WORK INSTRUCTIONS :: Once you reach the line containing "9.0 | 189006 |" in the entries below, write out that line and each one after it down to the line containing "34.0 | 204903 |", exactly and with nothing added.

EXCERPTED DATA ::

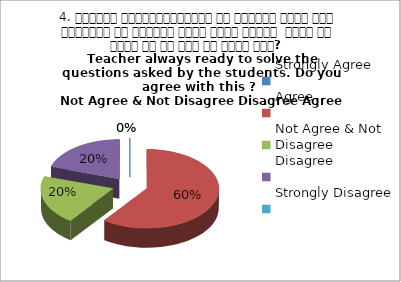
| Category | 4. शिक्षक विद्यार्थियों के द्वारा पूछे गये प्रश्नो का समाधान करने हेतु तत्पर  रहते है क्या आप इस बात से सहमत हैं? 
 Teacher always ready to solve the questions asked by the students. Do you agree with this ? 
 Not Agree & Not Disagree Disagree Agree Agree |
|---|---|
| Strongly Agree | 0 |
| Agree | 3 |
| Not Agree & Not Disagree | 1 |
| Disagree | 1 |
| Strongly Disagree | 0 |
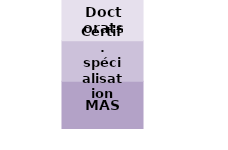
| Category | MAS | Certif. spécialisation | Doctorats |
|---|---|---|---|
| 0 | 409 | 343 | 342 |
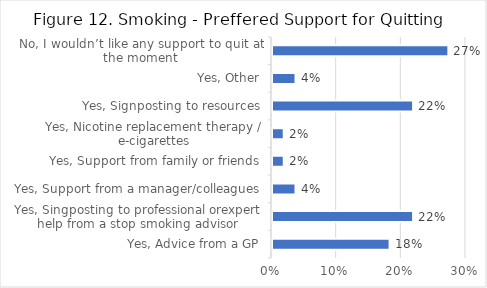
| Category | Series 0 |
|---|---|
| Yes, Advice from a GP | 0.182 |
| Yes, Singposting to professional orexpert help from a stop smoking advisor | 0.218 |
| Yes, Support from a manager/colleagues | 0.036 |
| Yes, Support from family or friends | 0.018 |
| Yes, Nicotine replacement therapy / e-cigarettes | 0.018 |
| Yes, Signposting to resources | 0.218 |
| Yes, Other | 0.036 |
| No, I wouldn’t like any support to quit at the moment | 0.273 |
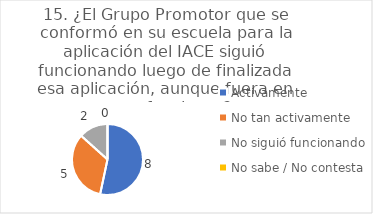
| Category | 15. ¿El Grupo Promotor que se conformó en su escuela para la aplicación del IACE siguió funcionando luego de finalizada esa aplicación, aunque fuera en otras funciones? |
|---|---|
| Activamente  | 0.533 |
| No tan activamente  | 0.333 |
| No siguió funcionando  | 0.133 |
| No sabe / No contesta | 0 |
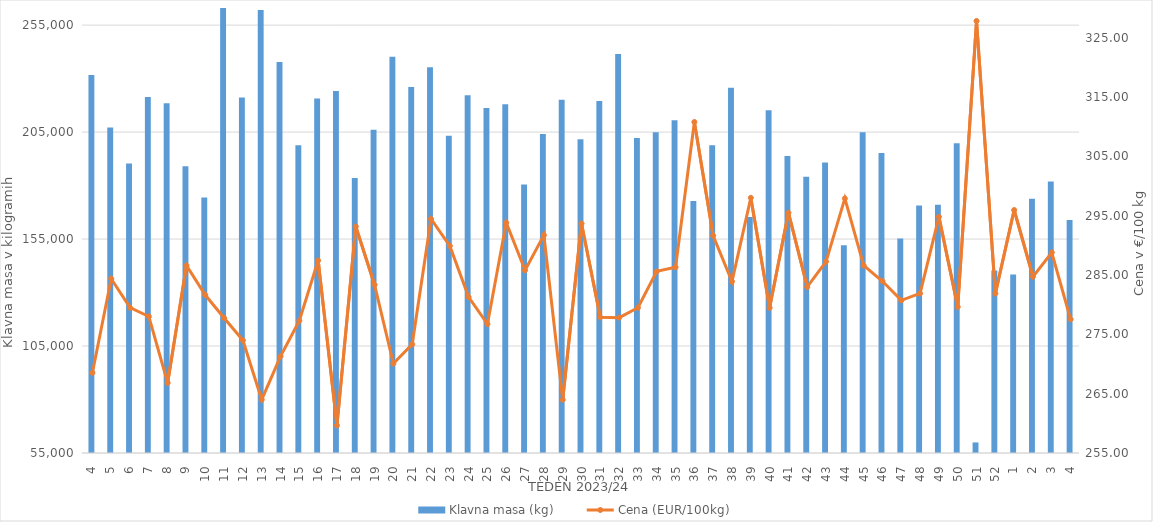
| Category | Klavna masa (kg) |
|---|---|
| 4.0 | 231737 |
| 5.0 | 207136 |
| 6.0 | 190311 |
| 7.0 | 221366 |
| 8.0 | 218470 |
| 9.0 | 189006 |
| 10.0 | 174425 |
| 11.0 | 265476 |
| 12.0 | 221171 |
| 13.0 | 262102 |
| 14.0 | 237813 |
| 15.0 | 198828 |
| 16.0 | 220686 |
| 17.0 | 224192 |
| 18.0 | 183508 |
| 19.0 | 206133 |
| 20.0 | 240223 |
| 21.0 | 226050 |
| 22.0 | 235273 |
| 23.0 | 203306 |
| 24.0 | 222178 |
| 25.0 | 216259 |
| 26.0 | 218064 |
| 27.0 | 180556 |
| 28.0 | 204078 |
| 29.0 | 220162 |
| 30.0 | 201649 |
| 31.0 | 219538 |
| 32.0 | 241549 |
| 33.0 | 202261 |
| 34.0 | 204903 |
| 35.0 | 210575 |
| 36.0 | 172745 |
| 37.0 | 198877 |
| 38.0 | 225730 |
| 39.0 | 165273 |
| 40.0 | 215175 |
| 41.0 | 193769 |
| 42.0 | 184122 |
| 43.0 | 190834 |
| 44.0 | 152119 |
| 45.0 | 204974 |
| 46.0 | 195179 |
| 47.0 | 155300 |
| 48.0 | 170687 |
| 49.0 | 171040 |
| 50.0 | 199802 |
| 51.0 | 59936 |
| 52.0 | 140361 |
| 1.0 | 138450 |
| 2.0 | 173833 |
| 3.0 | 181907 |
| 4.0 | 163901 |
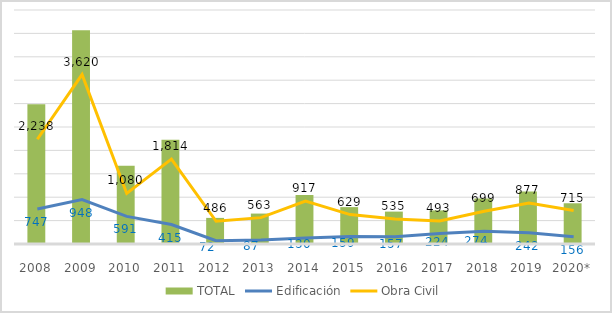
| Category | TOTAL |
|---|---|
| 2008 | 2985.002 |
| 2009 | 4567.868 |
| 2010 | 1671.018 |
| 2011 | 2229.383 |
| 2012 | 557.774 |
| 2013 | 650.312 |
| 2014 | 1046.781 |
| 2015 | 788.142 |
| 2016 | 692.431 |
| 2017 | 717.31 |
| 2018 | 973 |
| 2019 | 1119.269 |
| 2020* | 870.446 |
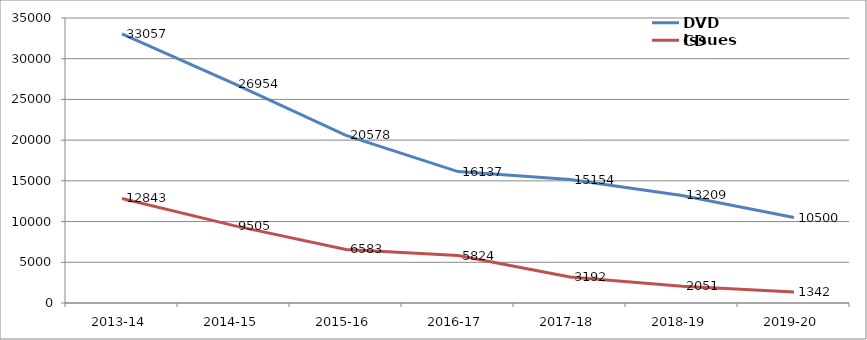
| Category | DVD Issues | CD Issues |
|---|---|---|
| 2013-14 | 33057 | 12843 |
| 2014-15 | 26954 | 9505 |
| 2015-16 | 20578 | 6583 |
| 2016-17 | 16137 | 5824 |
| 2017-18 | 15154 | 3192 |
| 2018-19 | 13209 | 2051 |
| 2019-20 | 10500 | 1342 |
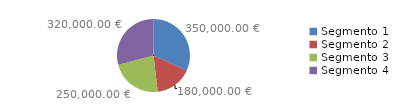
| Category | Series 0 |
|---|---|
| Segmento 1 | 350000 |
| Segmento 2 | 180000 |
| Segmento 3 | 250000 |
| Segmento 4 | 320000 |
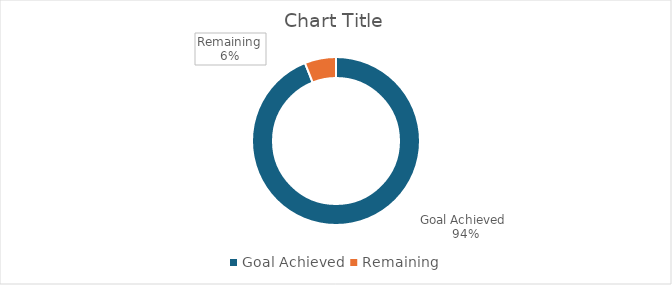
| Category | Series 0 |
|---|---|
| Goal Achieved  | 0.94 |
| Remaining | 0.06 |
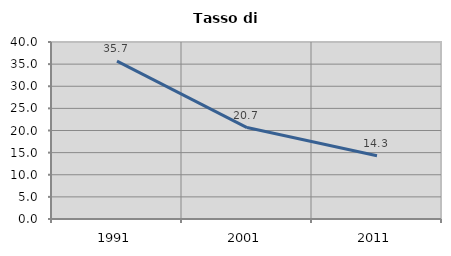
| Category | Tasso di disoccupazione   |
|---|---|
| 1991.0 | 35.687 |
| 2001.0 | 20.662 |
| 2011.0 | 14.298 |
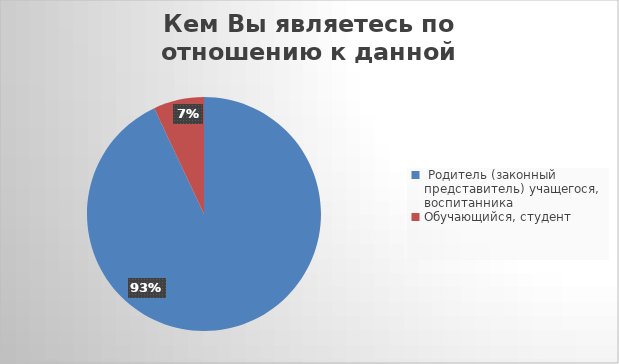
| Category | Series 0 |
|---|---|
|  Родитель (законный представитель) учащегося, воспитанника | 0.93 |
| Обучающийся, студент | 0.07 |
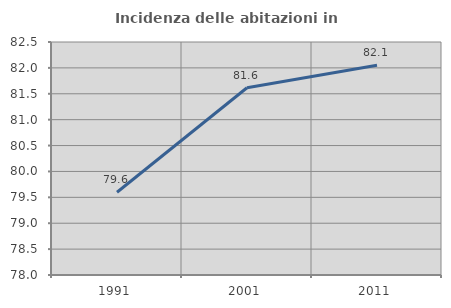
| Category | Incidenza delle abitazioni in proprietà  |
|---|---|
| 1991.0 | 79.598 |
| 2001.0 | 81.616 |
| 2011.0 | 82.051 |
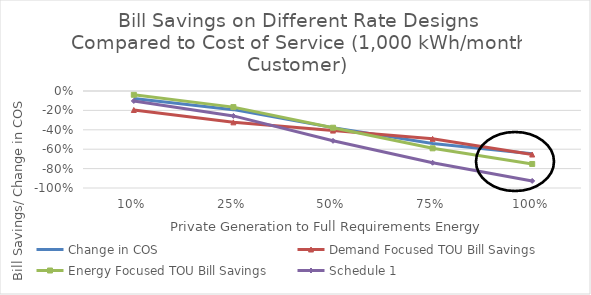
| Category | Change in COS | Demand Focused TOU Bill Savings | Energy Focused TOU Bill Savings | Schedule 1 |
|---|---|---|---|---|
| 0.1 | -0.077 | -0.196 | -0.039 | -0.103 |
| 0.25 | -0.192 | -0.323 | -0.166 | -0.257 |
| 0.5 | -0.378 | -0.408 | -0.379 | -0.514 |
| 0.75 | -0.541 | -0.493 | -0.591 | -0.74 |
| 1.0 | -0.647 | -0.655 | -0.752 | -0.927 |
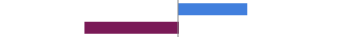
| Category | Series 0 |
|---|---|
| Favorable | 0.386 |
| Unfavorable | -0.529 |

SOLUTION FOR THIS TASK ::
| 9.0 | 189006 |
| 10.0 | 174425 |
| 11.0 | 265476 |
| 12.0 | 221171 |
| 13.0 | 262102 |
| 14.0 | 237813 |
| 15.0 | 198828 |
| 16.0 | 220686 |
| 17.0 | 224192 |
| 18.0 | 183508 |
| 19.0 | 206133 |
| 20.0 | 240223 |
| 21.0 | 226050 |
| 22.0 | 235273 |
| 23.0 | 203306 |
| 24.0 | 222178 |
| 25.0 | 216259 |
| 26.0 | 218064 |
| 27.0 | 180556 |
| 28.0 | 204078 |
| 29.0 | 220162 |
| 30.0 | 201649 |
| 31.0 | 219538 |
| 32.0 | 241549 |
| 33.0 | 202261 |
| 34.0 | 204903 |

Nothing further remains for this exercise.